- [Activity]
Reproduce, from the lines below, exactly the stretch that begins at the line containing "0.8125 | 6 |" and ends at the line containing "0.9930555555555555 | 3 |", both included.

- [Source data]
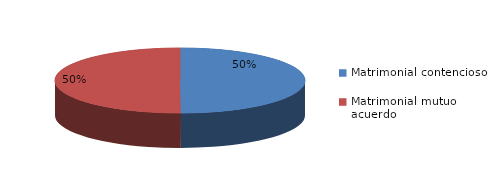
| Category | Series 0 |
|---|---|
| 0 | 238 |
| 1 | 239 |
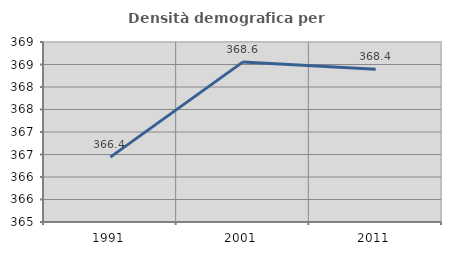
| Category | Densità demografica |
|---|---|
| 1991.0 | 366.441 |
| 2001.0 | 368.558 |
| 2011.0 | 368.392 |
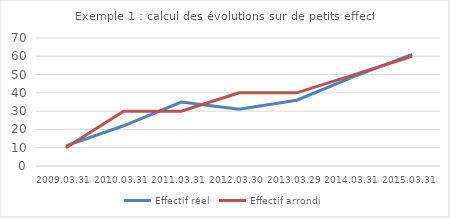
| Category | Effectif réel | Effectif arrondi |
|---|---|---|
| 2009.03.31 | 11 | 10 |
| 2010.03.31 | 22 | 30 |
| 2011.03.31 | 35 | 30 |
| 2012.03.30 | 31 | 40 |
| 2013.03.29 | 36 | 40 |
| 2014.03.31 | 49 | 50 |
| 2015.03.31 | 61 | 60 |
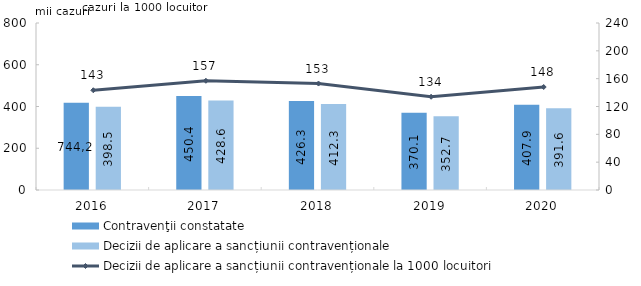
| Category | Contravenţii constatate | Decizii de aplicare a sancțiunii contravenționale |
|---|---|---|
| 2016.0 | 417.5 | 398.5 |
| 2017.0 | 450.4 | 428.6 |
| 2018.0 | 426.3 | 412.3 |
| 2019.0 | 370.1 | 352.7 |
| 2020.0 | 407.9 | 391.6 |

...

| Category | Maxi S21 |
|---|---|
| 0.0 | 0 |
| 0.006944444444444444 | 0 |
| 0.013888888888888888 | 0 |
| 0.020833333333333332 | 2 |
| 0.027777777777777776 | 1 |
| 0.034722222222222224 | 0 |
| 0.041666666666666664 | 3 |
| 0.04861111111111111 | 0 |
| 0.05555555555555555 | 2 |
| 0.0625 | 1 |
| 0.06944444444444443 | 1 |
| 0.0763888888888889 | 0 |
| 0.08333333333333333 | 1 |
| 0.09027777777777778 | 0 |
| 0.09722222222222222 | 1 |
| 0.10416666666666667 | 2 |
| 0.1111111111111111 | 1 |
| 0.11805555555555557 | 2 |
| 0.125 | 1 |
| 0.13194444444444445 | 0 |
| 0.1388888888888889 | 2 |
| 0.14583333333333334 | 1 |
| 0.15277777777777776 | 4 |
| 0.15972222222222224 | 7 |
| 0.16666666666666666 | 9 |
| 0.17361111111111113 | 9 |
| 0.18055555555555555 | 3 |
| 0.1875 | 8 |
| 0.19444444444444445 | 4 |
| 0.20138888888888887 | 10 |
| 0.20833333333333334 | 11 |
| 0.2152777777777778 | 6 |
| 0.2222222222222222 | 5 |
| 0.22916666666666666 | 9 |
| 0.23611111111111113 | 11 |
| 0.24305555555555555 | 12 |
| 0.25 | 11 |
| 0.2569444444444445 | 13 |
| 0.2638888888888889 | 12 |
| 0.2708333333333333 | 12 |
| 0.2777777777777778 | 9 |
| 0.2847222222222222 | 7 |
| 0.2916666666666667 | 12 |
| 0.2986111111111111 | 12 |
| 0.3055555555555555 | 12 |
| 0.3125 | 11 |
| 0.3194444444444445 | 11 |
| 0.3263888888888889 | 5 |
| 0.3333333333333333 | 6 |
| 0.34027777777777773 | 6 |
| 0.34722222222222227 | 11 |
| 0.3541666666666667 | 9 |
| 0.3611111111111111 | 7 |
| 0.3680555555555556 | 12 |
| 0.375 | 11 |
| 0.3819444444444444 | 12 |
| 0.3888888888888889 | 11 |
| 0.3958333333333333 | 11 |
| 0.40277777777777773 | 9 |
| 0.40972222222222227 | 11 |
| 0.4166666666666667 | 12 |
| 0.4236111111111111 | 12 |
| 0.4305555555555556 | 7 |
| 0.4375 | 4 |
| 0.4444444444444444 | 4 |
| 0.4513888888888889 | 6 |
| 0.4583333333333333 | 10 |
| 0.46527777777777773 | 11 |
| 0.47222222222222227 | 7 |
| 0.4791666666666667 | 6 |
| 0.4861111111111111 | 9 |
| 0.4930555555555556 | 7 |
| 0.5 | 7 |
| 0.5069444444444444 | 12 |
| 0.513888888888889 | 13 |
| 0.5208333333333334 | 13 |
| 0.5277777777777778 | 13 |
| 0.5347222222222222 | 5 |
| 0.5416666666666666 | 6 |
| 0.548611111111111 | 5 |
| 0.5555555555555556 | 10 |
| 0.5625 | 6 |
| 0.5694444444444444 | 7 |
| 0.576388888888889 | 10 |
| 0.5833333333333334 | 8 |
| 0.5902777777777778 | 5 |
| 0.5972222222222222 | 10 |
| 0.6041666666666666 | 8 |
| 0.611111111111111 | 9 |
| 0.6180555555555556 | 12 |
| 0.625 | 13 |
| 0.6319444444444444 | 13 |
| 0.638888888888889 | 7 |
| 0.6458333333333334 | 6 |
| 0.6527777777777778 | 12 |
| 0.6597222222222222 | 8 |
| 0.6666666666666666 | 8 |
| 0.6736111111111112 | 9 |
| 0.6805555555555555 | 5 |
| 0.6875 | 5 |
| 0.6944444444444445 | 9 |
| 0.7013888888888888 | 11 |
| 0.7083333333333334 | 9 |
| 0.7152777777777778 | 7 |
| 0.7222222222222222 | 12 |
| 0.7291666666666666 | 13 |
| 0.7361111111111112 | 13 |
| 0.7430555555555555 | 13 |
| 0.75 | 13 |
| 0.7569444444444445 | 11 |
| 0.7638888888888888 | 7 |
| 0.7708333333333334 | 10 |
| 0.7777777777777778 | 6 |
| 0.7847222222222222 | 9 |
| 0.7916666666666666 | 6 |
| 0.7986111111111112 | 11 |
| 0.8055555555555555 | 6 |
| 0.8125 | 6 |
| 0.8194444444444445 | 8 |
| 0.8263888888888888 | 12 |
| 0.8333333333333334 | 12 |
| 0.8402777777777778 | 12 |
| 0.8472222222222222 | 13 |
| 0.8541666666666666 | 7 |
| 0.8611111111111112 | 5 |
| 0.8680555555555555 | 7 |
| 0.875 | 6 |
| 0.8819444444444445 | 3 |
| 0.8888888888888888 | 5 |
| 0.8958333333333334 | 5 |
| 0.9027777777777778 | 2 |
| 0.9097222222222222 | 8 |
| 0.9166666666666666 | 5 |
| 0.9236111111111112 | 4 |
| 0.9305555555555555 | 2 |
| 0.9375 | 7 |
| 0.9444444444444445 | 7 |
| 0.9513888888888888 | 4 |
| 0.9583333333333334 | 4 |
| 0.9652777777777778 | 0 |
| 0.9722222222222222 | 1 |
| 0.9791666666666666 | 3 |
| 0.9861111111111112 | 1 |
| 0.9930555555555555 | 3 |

- [Solution below]
| 0.8125 | 6 |
| 0.8194444444444445 | 8 |
| 0.8263888888888888 | 12 |
| 0.8333333333333334 | 12 |
| 0.8402777777777778 | 12 |
| 0.8472222222222222 | 13 |
| 0.8541666666666666 | 7 |
| 0.8611111111111112 | 5 |
| 0.8680555555555555 | 7 |
| 0.875 | 6 |
| 0.8819444444444445 | 3 |
| 0.8888888888888888 | 5 |
| 0.8958333333333334 | 5 |
| 0.9027777777777778 | 2 |
| 0.9097222222222222 | 8 |
| 0.9166666666666666 | 5 |
| 0.9236111111111112 | 4 |
| 0.9305555555555555 | 2 |
| 0.9375 | 7 |
| 0.9444444444444445 | 7 |
| 0.9513888888888888 | 4 |
| 0.9583333333333334 | 4 |
| 0.9652777777777778 | 0 |
| 0.9722222222222222 | 1 |
| 0.9791666666666666 | 3 |
| 0.9861111111111112 | 1 |
| 0.9930555555555555 | 3 |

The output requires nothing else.